Metamorphosis won’t let him off the hook, though. “Tell me,” she presses. “How did you become interested in Art Therapy?”
Bob looks like he’s under attack. He starts talking fast. “I’m-a-maintenance-professional-employed-by-the-University,” he says. “Completing-my-degree-nights-and-weekends.”
“I see,” says Metamorphosis, looking smug. “And what is your degree in?”
Bob’s crumpling. Golden Eagle looks like he’s gonna die. “I’m…undecided,” says Bob quietly.
Golden Eagle comes to his aid. “Sometimes a double major is the only option for those of us with varied interests,” he says hopefully.
Bob looks over at him, grateful. “Yeah, pro’bly,” he says. Art Therapy creates strange bedfellows.

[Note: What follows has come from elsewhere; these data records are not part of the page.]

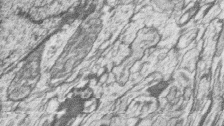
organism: Zebrafish
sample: synaptic ribbons in rod cells and cone cells
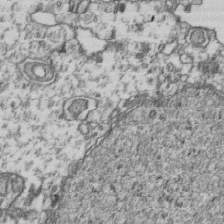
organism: Human
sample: Activated Jurkat CD4+ T cells
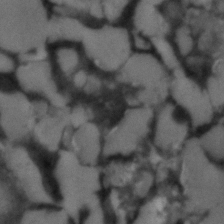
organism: C. elegans
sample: C. elegans embryo
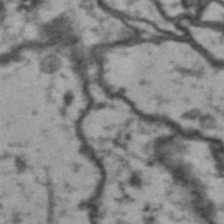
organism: Drosophila
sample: Brain
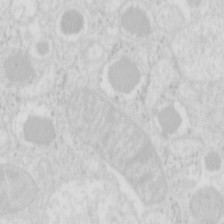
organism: Mouse
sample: Pancreas
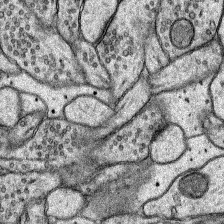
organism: Rat
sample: Hippocampus
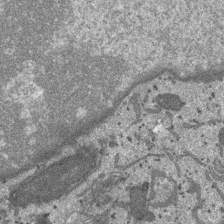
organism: Human
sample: Lung epithelial cells infected with SARS-CoV-2
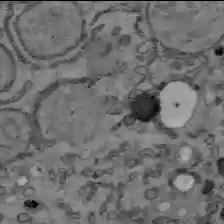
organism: C57BL Mouse
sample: Liver
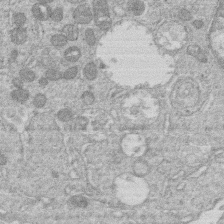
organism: Human
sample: Macrophage cells
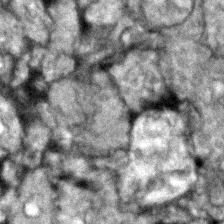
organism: Zebrafish
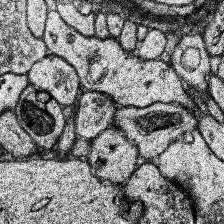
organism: Human
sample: Temporal Lobe
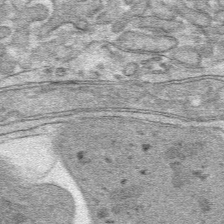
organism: Mouse
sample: Mouse hepatocytes
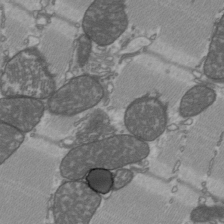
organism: C57BL Mouse
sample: Heart
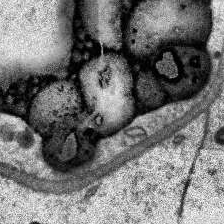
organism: Human
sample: Temporal Lobe

There is a tense silence, then they all look at me. Crap. I’d hoped we’d run out of time before we did me. The Batman drama was making it look possible. I look up at the clock in spite of myself. Four more hours to go, Kris. I pick my drawing up off the floor and spread it out on the desks.
It’s difficult to see the tiny blowfish in such a huge expanse of white. Golden Eagle, Metamorphosis, Amoeba and Bob all stare at my dumb, little fish.
“Who are you?” Amoeba asks me.
“I guess I’m a…blowfish,” I say, looking down at the pathetic blue dot.
Metamorphosis cocks her head to the side, trying to understand. “Where do you live?” she asks. “What are your immediate goals?”
I think for a second. “I live underwater.” I can’t think of any pressing mission I might take on in the form of a blowfish with a horn on its head.
They all look from the drawing to me. Bob says to Golden Eagle, “Aren’t those things poisonous?”
Golden Eagle nods. “I think so. If you eat them.”
“Do they bite?” asks Bob. “Do they got that kinda poison?”
“No, I don’t think they’re aggressive.”
“Not like a piranha.”
“No.”
“Those things’re nasty,” says Bob.
“Yeah,” says Golden Eagle.
I wonder if I can sit down yet. I begin lowering myself into my seat when Metamorphosis sticks out a hand and pokes at the blowfish violently and repeatedly. I stand back up. Her shiny red nails strike angrily at the little fish. “It! Makes! Me! Sad!” she says shrilly, punctuating each syllable with a jangly blow to the paper, “that you live in a sea of nothingness, with no immediate goals, no friends and nothing to eat!”
“Do I?” I ask, looking at my drawing. Maybe there’s an orchard nearby.
Amoeba heartily agrees. “I feel sad, too,” she says.
Bob and Golden Eagle look sympathetic. Golden Eagle says, “Some people are natural loners.”